- Born: Knowles Fred Rose August 24, 1898 Evansville, Indiana, U.S.
- Died: December 1, 1954 (aged 56) Nashville, Tennessee, U.S.
- Genres: Country, pop
- Occupations: Musician, producer, songwriter, music publisher
- Instrument: Piano

= Fred Rose (songwriter) =

American music producer, publisher and songwriter (1898–1954)

Knowles Fred Rose (August 24, 1898 – December 1, 1954) was an American musician, Hall of Fame songwriter, and music publishing executive.

==Biography==
Born in Evansville, Indiana, United States, Rose started playing piano and singing as a small boy. In his teens, he moved to Chicago, Illinois where he worked in bars busking for tips, and finally vaudeville. He became successful as a songwriter, penning his first hit for entertainer Sophie Tucker.

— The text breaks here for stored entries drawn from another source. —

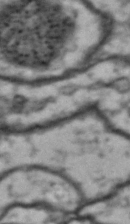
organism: Drosophila
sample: Brain
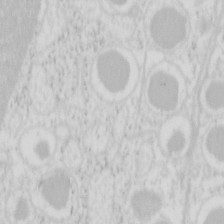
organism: Mouse
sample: Pancreas
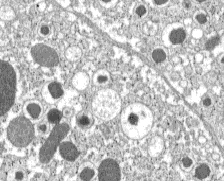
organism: C57BL Mouse
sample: Pancreatic islet
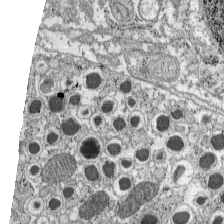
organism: C57BL Mouse
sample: Pancreatic islet
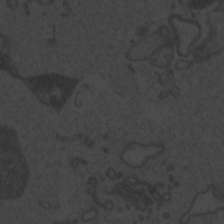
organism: Zebrafish
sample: Macrophage infected with Toxoplasma gondii
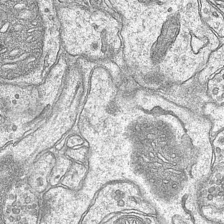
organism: Mouse
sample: CA1 Hippocampus
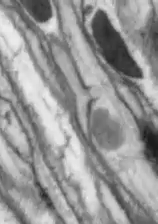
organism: Drosophila
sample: Optic lobe
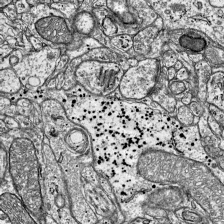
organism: Mouse
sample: Visual Cortex
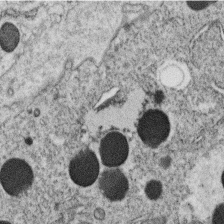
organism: C. elegans
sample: C. elegans oocyte; sperm cells
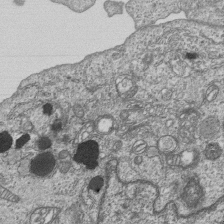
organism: Human
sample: MDA-MB-231 cells
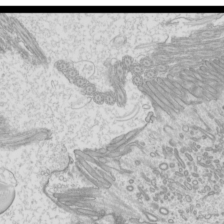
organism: Mouse
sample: Cilia; mouse epididymis
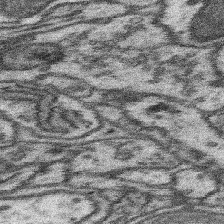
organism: Mouse
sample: Somatosensory cortex neuropil
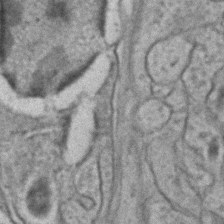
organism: C. elegans
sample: C. elegans embryo
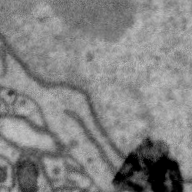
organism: Zebra finch
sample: Brain

Rose lived in Nashville, Tennessee, but his radio show there did not last long and he went New York City's Tin Pan Alley to be a songwriter. He wrote songs with Ray Whitley, an RKO B-Western film star and author of "Back in the Saddle Again", a collaboration that introduced Rose to country music. He lived for a time with Ray and Kay Whitley in an apartment in Hollywood, co-writing many tunes for Ray's movies.

In 1942, Rose returned to Nashville and teamed with Grand Ole Opry star Roy Acuff to create the first Nashville-based music publishing company. Their Acuff-Rose Music was almost immediately successful, particularly with the enormous hits of client Hank Williams. Acuff-Rose Music remained a foundation of the country music business even after Rose's death; his son, Wesley Rose, took over the presidency and continued with Roy Acuff until 1985, when the company's catalog was sold to Gaylord Entertainment Company, parent company of the Grand Ole Opry.

Rose served as Hank Williams' record producer throughout his career, 1947–1953.

While running the business, Rose continued to write numerous country songs and eventually became one of the industry's most important personalities. He also wrote songs under the name Floyd Jenkins.

Rose died in Nashville from a heart attack in 1954 and was interred there in the Mount Olivet Cemetery.

Along with Hank Williams and the "Father of Country Music", Jimmie Rodgers, Rose was one of the first three inductees of the Country Music Hall of Fame when it opened in 1961. He was inducted into the Nashville Songwriters Hall of Fame in 1970 and into the Songwriters Hall of Fame in 1985. In 1986, son Wesley would join his father in the Country Music Hall of Fame.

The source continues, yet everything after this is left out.